Note: The proposed regulations would have applied the substantially all/predominant mathematical test to NQTLs, as we blogged about here; however, this mathematical test was not included in the final rule

Plan years starting on or after 1/1/26 (before that date, current regulatory standards for NQTLs apply)

What are the implications of the final regulations for network composition?

The Departments have remained focused on NQTLs related to network composition (e.g., provider and facility network admission standards, credentialing standards, and reimbursement rate methodology) throughout this rulemaking process. The final regulations do not include the proposal that outcomes data for NQTLs related to network composition showing material differences in access would automatically be deemed to violate MHPAEA. However, the final regulations make clear that plan sponsors are expected to take significant steps to address such material differences, including by: (1) strengthening efforts to recruit mental health providers to a network (such as by increasing provider reimbursement rates); (2) expanding telehealth availability; (3) providing outreach to participants to help them find in-network providers; and (4) ensuring provider directories are up to date.

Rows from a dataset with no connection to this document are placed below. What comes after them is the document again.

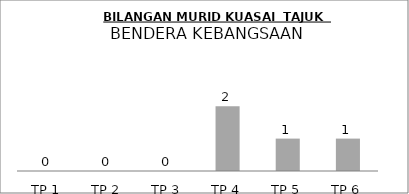
| Category | Series 0 |
|---|---|
| TP 1 | 0 |
| TP 2 | 0 |
| TP 3 | 0 |
| TP 4 | 2 |
| TP 5 | 1 |
| TP 6 | 1 |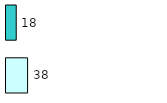
| Category | Series 0 | Series 1 |
|---|---|---|
| 0 | 38 | 18 |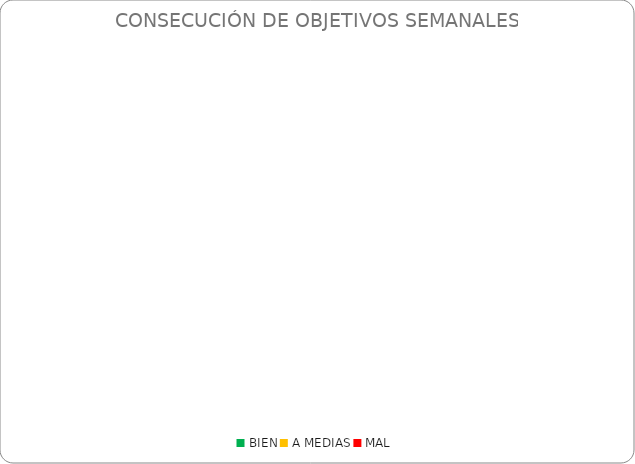
| Category | Series 0 |
|---|---|
| BIEN | 0 |
| A MEDIAS | 0 |
| MAL | 0 |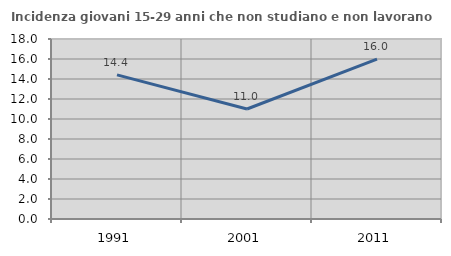
| Category | Incidenza giovani 15-29 anni che non studiano e non lavorano  |
|---|---|
| 1991.0 | 14.414 |
| 2001.0 | 10.998 |
| 2011.0 | 15.978 |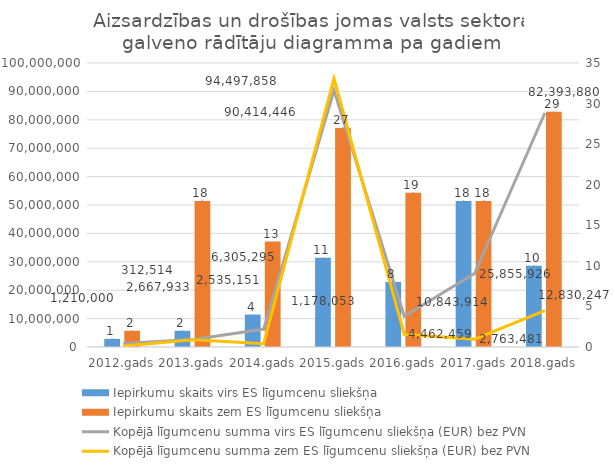
| Category | Iepirkumu skaits virs ES līgumcenu sliekšņa | Iepirkumu skaits zem ES līgumcenu sliekšņa |
|---|---|---|
| 2012.gads | 1 | 2 |
| 2013.gads | 2 | 18 |
| 2014.gads | 4 | 13 |
| 2015.gads | 11 | 27 |
| 2016.gads | 8 | 19 |
| 2017.gads | 18 | 18 |
| 2018.gads | 10 | 29 |

As plan sponsors might surmise, compliance with this part of the final regulations may prove to be somewhat of a moving target and will likely require significant plan sponsor investment to ensure compliance. Although the Departments had issued a proposed safe harbor regarding NQTLs for network composition, that safe harbor was not finalized as part of the final regulations, and the Departments have indicated they are still reviewing the comments they received in response to the proposal.

Timing takeaways for group health plan sponsors?

Since the final rules were released last week, several advocacy groups have indicated they are weighing the possibility of filing a lawsuit to set aside certain portions of the final rule on the basis it exceeds the regulatory authority of the Departments (in particular, the new “meaningful benefits” standard and outcomes data requirements, which would be effective starting in 2026). It’s hard to predict the outcome and speed at which such litigation might proceed, and whether the court’s decision would impact any portions of the rule set to take effect in 2025. For that reason, some plan sponsors may choose to focus on compliance deadlines with a 2025 effective date for now (which is plenty to address on its own), and adopt a wait-and-see approach on the new requirements slated for 2026 until the outcome of any potential litigation becomes clearer.